Fred McFeely Rogers (March 20, 1928 – February 27, 2003), also known as Mister Rogers, was an American television host, author, producer, and Presbyterian minister.[1] He was the creator, showrunner, and host of the preschool television series Mister Rogers’ Neighborhood, which ran from 1968 to 2001.

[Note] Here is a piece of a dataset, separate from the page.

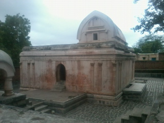 भारताच्या तेर जिल्हा उस्मानाबाद येथील त्रिविक्रम मंदिर.
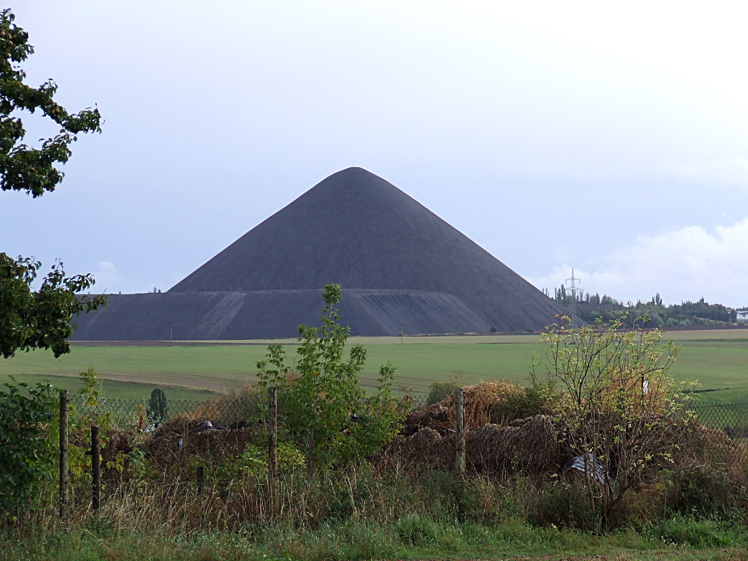 Halde des Ernst Thälmann-Schachtes (ehem. Vitzthum-Schacht) bei Siersleben vom Otto Brosowski-Schacht aus fotografiert

Born in Latrobe, Pennsylvania, near Pittsburgh, Rogers earned a bachelor’s degree in music from Rollins College in 1951. He began his television career at NBC in New York, returning to Pittsburgh in 1953 to work for children’s programming at NET (later PBS) television station WQED. He graduated from Pittsburgh Theological Seminary with a bachelor’s degree in divinity in 1962 and became a Presbyterian minister in 1963. He attended the University of Pittsburgh’s Graduate School of Child Development, where he began his 30-year collaboration with child psychologist Margaret McFarland. He also helped develop the children’s shows The Children’s Corner (1955) for WQED in Pittsburgh and Misterogers (1963) in Canada for the Canadian Broadcasting Corporation. In 1968, he returned to Pittsburgh and adapted the format of his Canadian series to create Mister Rogers’ Neighborhood. It ran for 33 years, and was critically acclaimed for focusing on children’s emotional and physical concerns, such as death, sibling rivalry, school enrollment, and divorce.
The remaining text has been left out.